Przykładowo, w branży piwowarskiej kluczowe znaczenie ma to, jaka pogoda będzie w czasie wakacji. Brak awansu piłkarzy na mistrzostwa świata przełoży się prawdopodobnie na zmniejszone spożycie piwa, a zimne lato to już niemal gwarancja zmniejszonych obrotów. Jeżeli rynek, na którym działa Twoja firma, jest rynkiem młodym lub dynamicznie się rozwija, istnieje znaczne prawdopodobieństwo, że będzie to rynek mało stabilny. Adam Turzyński z firmy Esselte stwierdził kiedyś, że:

„Trudno jest prognozować sprzedaż w Polsce, bowiem występuje stosunkowo duża nieprzewidywalność zachowań rynku. Do tego dochodzą mankamenty systemu informatycznego, co powoduje konieczność ciągłych korekt i nadzoru stworzonej prognozy”.

Rozwiązanie: podejście wariantowe. Jeżeli działasz na mało stabilnym rynku, dobrą praktyką jest dobranie odpowiedniej metody prognozowania i ustalenie przedziałów prognozy sprzedaży w zależności od czynników zewnętrznych. Nigdy nie możesz przewidzieć dokładanie, co się wydarzy na rynku i jaki będzie trend, lecz identyfikacja czynników ryzyka przysparza znacznie mniej trudności. Dobra prognoza powinna uwzględnić kilka wariantów, zależnie od rozwoju kluczowych wydarzeń.

Na co zwrócić uwagę tworząc prognozę? Podsumowanie

Na sukces prognozy składają się dwa czynniki: dobry system CRM z rozwiniętymi możliwościami analitycznymi i metodami prognozowania oraz pomysłowość i zdolności osoby, która analizuje dane zawarte w raporcie z prognozowania sprzedaży. Tworzenie prognozy sprzedaży i analizę wyników działu, musisz uzupełnić o tak wiele czynników, ile jesteś w stanie. W szczególności twoją uwagę powinny zwrócić działania firm konkurencyjnych, dynamiczny rozwój pokrewnych branż, rozwój technologiczny we własnej branży możliwy w przyszłości, zmiana trendu dotyczącego określonych produktów oraz trend panujący na bardziej rozwiniętych rynkach.

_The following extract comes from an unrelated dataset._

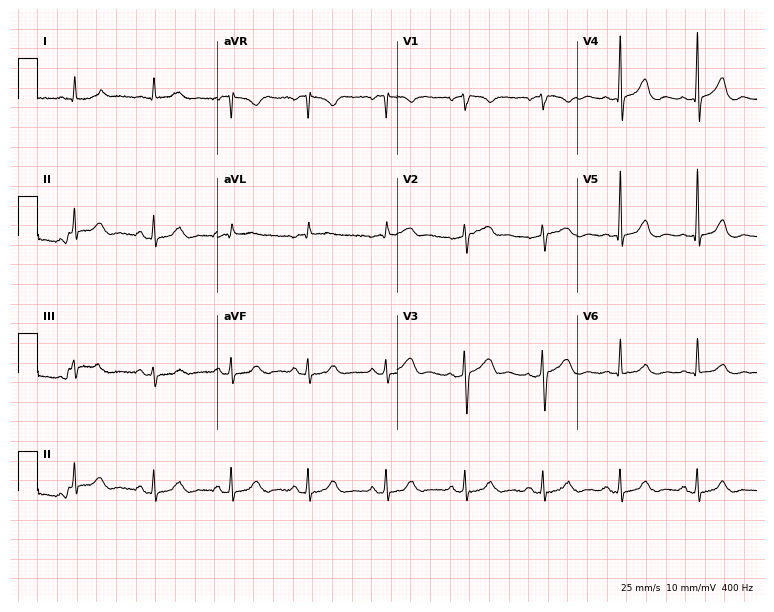
ECG (7.3-second recording at 400 Hz) — a woman, 63 years old. Screened for six findings — first-degree AV block, right bundle branch block, left bundle branch block, sinus bradycardia, atrial fibrillation, sinus tachycardia — none is recorded.

Pomocna może okazać się określenie odpowiedzi na m. in poniższą listę pytań:

  1. Jakie firmy mogą odebrać Ci klientów?
  2. Czy firmy konkurencyjne wypuściły na rynek coś nowego w ostatnim miesiącu, kwartale lub roku?
  3. Jak aktualnie wygląda stan działań marketingowych konkurencji?
  4. Jakie nowe możliwości pojawiają się w związku z rozwojem branży?
  5. Czy klienci zaczęli korzystać z produktu w nowy sposób? Co się zmieniło? Dlaczego? W jakich ramach czasowych?
  6. Czy trendy w krajach bardziej rozwiniętych powtórzą się w Polsce? Jak przygotować się na nadchodzące w przyszłości trendy?